Getting-there: Thrikkariyoor is 4 kms from Kothamangalam town in Aluva (Ernakulam District, Kerala).

Must-Do: Obey the dress code.
Must-Don't: Miss a visit to Bhagvathy Temple opposite to the Shiva temple.

My Rating: 6/10

Information Courtesy: vaikhari

Punnathur Kotta, Guruvayoor


Aana (foreground) with the Kotta (background)
The name Punnathur Kotta (Palace) evokes images of a stately palace steeped in distinct Kerala architecture with its open courtyards, sloping red tile roofs and ornate wooden carvings. It also evokes images of the royal scions of the Verma lineage inhabiting the Palace. But here's the shocker. The Kotta is more known for the happenings outside the Palace than inside. Its inhabitants all stay outside of the Palace in the open - all 63 of them. The only beings that command respect and love of the people of Kerala after the Royal Vermas are the Elephants of the state. And it is them that have made the Punnathur Kotta their home.

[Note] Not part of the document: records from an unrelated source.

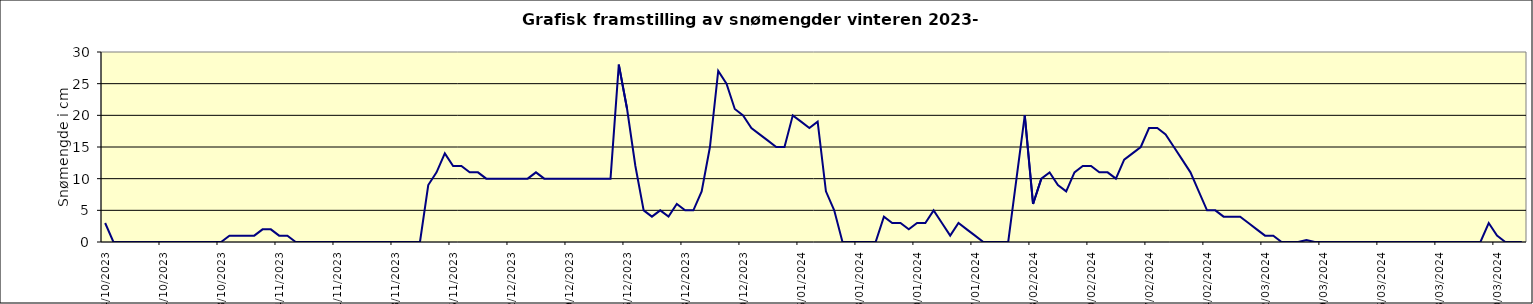
| Category | Series 0 |
|---|---|
| 14/10/2023 | 3 |
| 15/10/2023 | 0 |
| 16/10/2023 | 0 |
| 17/10/2023 | 0 |
| 18/10/2023 | 0 |
| 19/10/2023 | 0 |
| 20/10/2023 | 0 |
| 21/10/2023 | 0 |
| 22/10/2023 | 0 |
| 23/10/2023 | 0 |
| 24/10/2023 | 0 |
| 25/10/2023 | 0 |
| 26/10/2023 | 0 |
| 27/10/2023 | 0 |
| 28/10/2023 | 0 |
| 29/10/2023 | 1 |
| 30/10/2023 | 1 |
| 31/10/2023 | 1 |
| 01/11/2023 | 1 |
| 02/11/2023 | 2 |
| 03/11/2023 | 2 |
| 04/11/2023 | 1 |
| 05/11/2023 | 1 |
| 06/11/2023 | 0 |
| 07/11/2023 | 0 |
| 08/11/2023 | 0 |
| 09/11/2023 | 0 |
| 10/11/2023 | 0 |
| 11/11/2023 | 0 |
| 12/11/2023 | 0 |
| 13/11/2023 | 0 |
| 14/11/2023 | 0 |
| 15/11/2023 | 0 |
| 16/11/2023 | 0 |
| 17/11/2023 | 0 |
| 18/11/2023 | 0 |
| 19/11/2023 | 0 |
| 20/11/2023 | 0 |
| 21/11/2023 | 0 |
| 22/11/2023 | 9 |
| 23/11/2023 | 11 |
| 24/11/2023 | 14 |
| 25/11/2023 | 12 |
| 26/11/2023 | 12 |
| 27/11/2023 | 11 |
| 28/11/2023 | 11 |
| 29/11/2023 | 10 |
| 30/11/2023 | 10 |
| 01/12/2023 | 10 |
| 02/12/2023 | 10 |
| 03/12/2023 | 10 |
| 04/12/2023 | 10 |
| 05/12/2023 | 11 |
| 06/12/2023 | 10 |
| 07/12/2023 | 10 |
| 08/12/2023 | 10 |
| 09/12/2023 | 10 |
| 10/12/2023 | 10 |
| 11/12/2023 | 10 |
| 12/12/2023 | 10 |
| 13/12/2023 | 10 |
| 14/12/2023 | 10 |
| 15/12/2023 | 28 |
| 16/12/2023 | 21 |
| 17/12/2023 | 12 |
| 18/12/2023 | 5 |
| 19/12/2023 | 4 |
| 20/12/2023 | 5 |
| 21/12/2023 | 4 |
| 22/12/2023 | 6 |
| 23/12/2023 | 5 |
| 24/12/2023 | 5 |
| 25/12/2023 | 8 |
| 26/12/2023 | 15 |
| 27/12/2023 | 27 |
| 28/12/2023 | 25 |
| 29/12/2023 | 21 |
| 30/12/2023 | 20 |
| 31/12/2023 | 18 |
| 01/01/2024 | 17 |
| 02/01/2024 | 16 |
| 03/01/2024 | 15 |
| 04/01/2024 | 15 |
| 05/01/2024 | 20 |
| 06/01/2024 | 19 |
| 07/01/2024 | 18 |
| 08/01/2024 | 19 |
| 09/01/2024 | 8 |
| 10/01/2024 | 5 |
| 11/01/2024 | 0 |
| 12/01/2024 | 0 |
| 13/01/2024 | 0 |
| 14/01/2024 | 0 |
| 15/01/2024 | 0 |
| 16/01/2024 | 4 |
| 17/01/2024 | 3 |
| 18/01/2024 | 3 |
| 19/01/2024 | 2 |
| 20/01/2024 | 3 |
| 21/01/2024 | 3 |
| 22/01/2024 | 5 |
| 23/01/2024 | 3 |
| 24/01/2024 | 1 |
| 25/01/2024 | 3 |
| 26/01/2024 | 2 |
| 27/01/2024 | 1 |
| 28/01/2024 | 0 |
| 29/01/2024 | 0 |
| 30/01/2024 | 0 |
| 31/01/2024 | 0 |
| 01/02/2024 | 10 |
| 02/02/2024 | 20 |
| 03/02/2024 | 6 |
| 04/02/2024 | 10 |
| 05/02/2024 | 11 |
| 06/02/2024 | 9 |
| 07/02/2024 | 8 |
| 08/02/2024 | 11 |
| 09/02/2024 | 12 |
| 10/02/2024 | 12 |
| 11/02/2024 | 11 |
| 12/02/2024 | 11 |
| 13/02/2024 | 10 |
| 14/02/2024 | 13 |
| 15/02/2024 | 14 |
| 16/02/2024 | 15 |
| 17/02/2024 | 18 |
| 18/02/2024 | 18 |
| 19/02/2024 | 17 |
| 20/02/2024 | 15 |
| 21/02/2024 | 13 |
| 22/02/2024 | 11 |
| 23/02/2024 | 8 |
| 24/02/2024 | 5 |
| 25/02/2024 | 5 |
| 26/02/2024 | 4 |
| 27/02/2024 | 4 |
| 28/02/2024 | 4 |
| 29/02/2024 | 3 |
| 01/03/2024 | 2 |
| 02/03/2024 | 1 |
| 03/03/2024 | 1 |
| 04/03/2024 | 0 |
| 05/03/2024 | 0 |
| 06/03/2024 | 0 |
| 07/03/2024 | 0.3 |
| 08/03/2024 | 0 |
| 09/03/2024 | 0 |
| 10/03/2024 | 0 |
| 11/03/2024 | 0 |
| 12/03/2024 | 0 |
| 13/03/2024 | 0 |
| 14/03/2024 | 0 |
| 15/03/2024 | 0 |
| 16/03/2024 | 0 |
| 17/03/2024 | 0 |
| 18/03/2024 | 0 |
| 19/03/2024 | 0 |
| 20/03/2024 | 0 |
| 21/03/2024 | 0 |
| 22/03/2024 | 0 |
| 23/03/2024 | 0 |
| 24/03/2024 | 0 |
| 25/03/2024 | 0 |
| 26/03/2024 | 0 |
| 27/03/2024 | 0 |
| 28/03/2024 | 0 |
| 29/03/2024 | 3 |
| 30/03/2024 | 1 |
| 31/03/2024 | 0 |
| 01/04/2024 | 0 |
| 02/04/2024 | 0 |

These elephants belong to Guruvayoor Sri Krishna Temple. They have been donated by different devotees to the temple for its various festivities.


I cannot be more cuter than this
There are elephants of all sizes, shapes and ages here. The younger ones are trained to become future temple elephants. Luckily for them, these elephants are very well taken care of. They are given an elaborate bath, lots of greens to chew on and in most cases enough shade to stand in. And then there are the elephants in heat, which are kind of quarantined from the rest with a Warning signboard cautioning the visitors from getting close to these mammals.

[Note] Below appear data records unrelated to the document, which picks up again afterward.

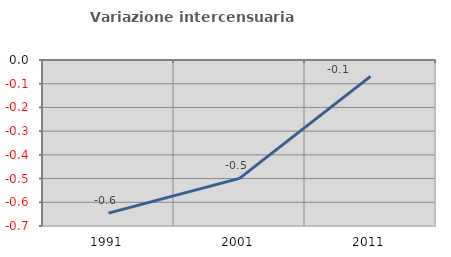
| Category | Variazione intercensuaria annua |
|---|---|
| 1991.0 | -0.646 |
| 2001.0 | -0.499 |
| 2011.0 | -0.069 |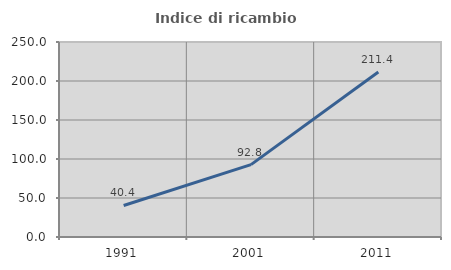
| Category | Indice di ricambio occupazionale  |
|---|---|
| 1991.0 | 40.404 |
| 2001.0 | 92.754 |
| 2011.0 | 211.429 |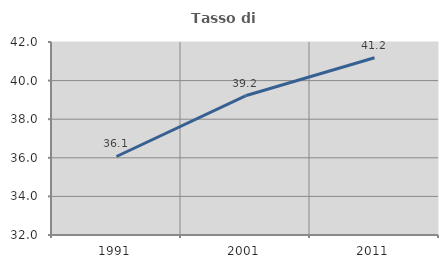
| Category | Tasso di occupazione   |
|---|---|
| 1991.0 | 36.068 |
| 2001.0 | 39.212 |
| 2011.0 | 41.186 |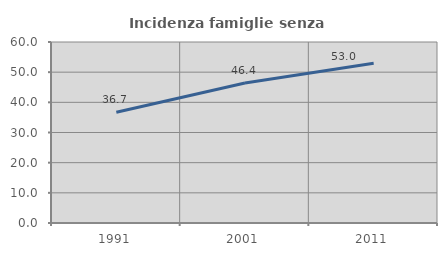
| Category | Incidenza famiglie senza nuclei |
|---|---|
| 1991.0 | 36.711 |
| 2001.0 | 46.421 |
| 2011.0 | 52.966 |

The Punnathur Kotta (now known as Aana Kotta) is a 30 acre Elephant Park in an erstwhile Palace of a local Ruler. It’s a nice way to relax in the hot Kerala sun after a visit to Guruvayoor Sri Krishna Temple and the Mammiyoor Temple. Children will especially love this place as they get to see so many live Jumbos up close and personal. And if you are lucky, you might even get to see the little kutti-aanas too. We weren't.

Getting-there: About 2 kms from Sri Krishna Temple and 1km from Mammiyoor Temple. For about Rs.130 an autowallah will be willing to cover this circuit, including an acceptable waiting period.
Ah... What a Life!

Must-Do: Try to get a glimpse of the cub elephants.

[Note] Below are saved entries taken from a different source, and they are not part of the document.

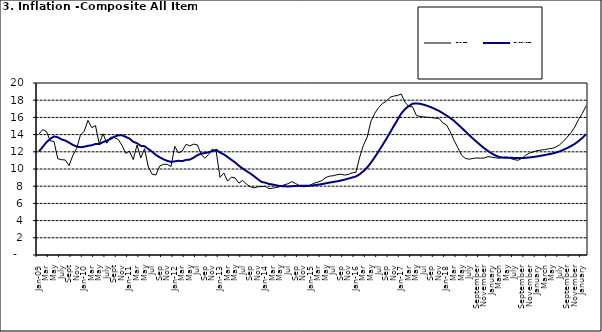
| Category | Year-on Rate | 12-Month Average |
|---|---|---|
| Jan-09 | 14.034 | 12.032 |
| Feb | 14.584 | 12.567 |
| Mar | 14.366 | 13.101 |
| Apr | 13.268 | 13.51 |
| May | 13.212 | 13.787 |
| June | 11.194 | 13.694 |
| July | 11.09 | 13.437 |
| Aug | 11.046 | 13.307 |
| Sept | 10.39 | 13.065 |
| Oct | 11.588 | 12.803 |
| Nov | 12.368 | 12.609 |
| Dec | 13.93 | 12.538 |
| Jan-10 | 14.398 | 12.586 |
| Feb | 15.649 | 12.7 |
| Mar | 14.812 | 12.757 |
| Apr | 15.044 | 12.915 |
| May | 12.915 | 12.893 |
| June | 14.099 | 13.132 |
| July | 13.002 | 13.284 |
| Aug | 13.702 | 13.5 |
| Sept | 13.65 | 13.764 |
| Oct | 13.45 | 13.908 |
| Nov | 12.766 | 13.928 |
| Dec | 11.815 | 13.74 |
| Jan-11 | 12.08 | 13.542 |
| Feb | 11.1 | 13.161 |
| Mar | 12.779 | 13.001 |
| Apr | 11.291 | 12.694 |
| May | 12.352 | 12.648 |
| Jun | 10.23 | 12.321 |
| Jul | 9.397 | 12.009 |
| Aug | 9.301 | 11.635 |
| Sep | 10.339 | 11.363 |
| Oct | 10.544 | 11.13 |
| Nov | 10.54 | 10.952 |
| Dec | 10.283 | 10.826 |
| Jan-12 | 12.626 | 10.886 |
| Feb | 11.866 | 10.955 |
| Mar | 12.111 | 10.914 |
| Apr | 12.866 | 11.054 |
| May | 12.688 | 11.096 |
| Jun | 12.892 | 11.32 |
| Jul | 12.797 | 11.599 |
| Aug | 11.689 | 11.791 |
| Sep | 11.253 | 11.859 |
| Oct | 11.693 | 11.948 |
| Nov | 12.32 | 12.091 |
| Dec | 11.981 | 12.224 |
| Jan-13 | 9.031 | 11.908 |
| Feb | 9.542 | 11.703 |
| Mar | 8.593 | 11.394 |
| Apr | 9.052 | 11.072 |
| May | 8.964 | 10.761 |
| Jun | 8.353 | 10.383 |
| Jul | 8.682 | 10.047 |
| Aug | 8.231 | 9.761 |
| Sep | 7.952 | 9.486 |
| Oct | 7.807 | 9.167 |
| Nov | 7.931 | 8.815 |
| Dec | 7.957 | 8.496 |
| Jan-14 | 7.977 | 8.408 |
| Feb | 7.707 | 8.257 |
| Mar | 7.783 | 8.19 |
| Apr | 7.851 | 8.092 |
| May | 7.965 | 8.012 |
| Jun | 8.167 | 7.998 |
| Jul | 8.281 | 7.968 |
| Aug | 8.534 | 7.996 |
| Sep | 8.317 | 8.027 |
| Oct | 8.06 | 8.047 |
| Nov | 7.927 | 8.046 |
| Dec | 7.978 | 8.047 |
| Jan-15 | 8.157 | 8.063 |
| Feb | 8.359 | 8.117 |
| Mar | 8.494 | 8.176 |
| Apr | 8.655 | 8.243 |
| May | 9.003 | 8.331 |
| Jun | 9.168 | 8.417 |
| Jul | 9.218 | 8.497 |
| Aug | 9.336 | 8.566 |
| Sep | 9.394 | 8.658 |
| Oct | 9.296 | 8.76 |
| Nov | 9.368 | 8.879 |
| Dec | 9.554 | 9.009 |
| Jan-16 | 9.617 | 9.13 |
| Feb | 11.379 | 9.386 |
| Mar | 12.775 | 9.751 |
| Apr | 13.721 | 10.182 |
| May | 15.577 | 10.746 |
| Jun | 16.48 | 11.372 |
| Jul | 17.127 | 12.045 |
| Aug | 17.609 | 12.744 |
| Sep | 17.852 | 13.454 |
| Oct | 18.33 | 14.206 |
| Nov | 18.476 | 14.958 |
| Dec | 18.547 | 15.697 |
| Jan-17 | 18.719 | 16.441 |
| Feb | 17.78 | 16.958 |
| Mar | 17.256 | 17.315 |
| Apr | 17.244 | 17.591 |
| May | 16.251 | 17.628 |
| Jun | 16.098 | 17.578 |
| Jul | 16.053 | 17.475 |
| Aug | 16.012 | 17.331 |
| Sep | 15.979 | 17.17 |
| Oct | 15.905 | 16.968 |
| Nov | 15.901 | 16.76 |
| Dec | 15.372 | 16.502 |
| Jan-18 | 15.127 | 16.215 |
| Feb | 14.33 | 15.93 |
| Mar | 13.337 | 15.599 |
| Apr | 12.482 | 15.196 |
| May | 11.608 | 14.793 |
| June | 11.231 | 14.371 |
| July | 11.142 | 13.95 |
| August | 11.227 | 13.546 |
| September | 11.284 | 13.157 |
| October | 11.259 | 12.777 |
| November | 11.281 | 12.406 |
| December | 11.442 | 12.095 |
| January | 11.374 | 11.801 |
| February | 11.306 | 11.564 |
| March | 11.251 | 11.401 |
| April | 11.372 | 11.314 |
| May | 11.396 | 11.299 |
| June | 11.217 | 11.297 |
| July | 11.084 | 11.291 |
| August | 11.016 | 11.271 |
| September | 11.244 | 11.268 |
| October | 11.607 | 11.298 |
| November | 11.854 | 11.348 |
| December | 11.982 | 11.396 |
| January | 12.132 | 11.462 |
| February | 12.199 | 11.539 |
| March | 12.257 | 11.624 |
| April | 12.341 | 11.706 |
| May | 12.404 | 11.791 |
| June | 12.559 | 11.904 |
| July | 12.821 | 12.049 |
| August | 13.22 | 12.233 |
| September | 13.707 | 12.44 |
| October | 14.233 | 12.664 |
| November | 14.887 | 12.923 |
| December | 15.753 | 13.246 |
| January | 16.466 | 13.616 |
| February | 17.335 | 14.053 |

Must-Don't: Getting too adventurous and venturing close to the elephants (especially the ones in heat)


My Rating: 5/10

Mammiyoor Mahadeva Kshetra, Guruvayoor

The Sri Krishna Temple at Guruvayoor and Mammiyoor Mahadeva Kshetra are quite literally joined at the hip. One does not exist without the other. No wonder is a pilgrimage to Guruvayoor Sri Krishna Temple deemed incomplete without a visit to the Mammiyoor Shiva Temple.


Legend has it that Sri Krishna who's idol adorned the temple in Dwaraka, handed it over to Udhava to have it installed in a sacred location with the help of Guru and Vayu (hence the name Guruvayoor). Consequently, the sacred place which was identified was already occupied by Lord Shiva. Lord Shiva who heard of the noble deed from Guru and Vayu decided to vacate his seat of penance. He subsequently moved to the present day Mammiyoor Temple, while Lord Krishna occupied the seat at (the present day) Guruvayoor Sri Krishna Temple. Another unique feature of this temple is that, it is probably the only temple which bestows equal status to both Lord Shiva and Lord Vishnu. Besides Shiva and Vishnu, the temple also houses Ganesha, Murugan, Ayyapan, Bhagavathi and Nagaraja.
Devotees must strictly adhere to the dress code here: Mundu and bare-chest for men and sarees or pavadas for women. Even though Guruvayoor temple has done-away with this rigid rule, Mammiyoor hasn't. In case you find yourself at Mammiyoor wearing pants, just remember to rent a mundu from the Chappal Stand. They let it out for a paltry Rs 25 for a single use. Women can also opt for this option.
Getting-there: The Kshetram is a mere one kilometer from the Guruvayoor temple and there are plenty of autos plying in that route, in case you do not want to walk in the hot sun.

Must-Do: Obey the dress code. In case you couldn't, enquire at the Chappal Stand for Mundus-on-rent.
Must-Don't: Clicking pictures inside the temple.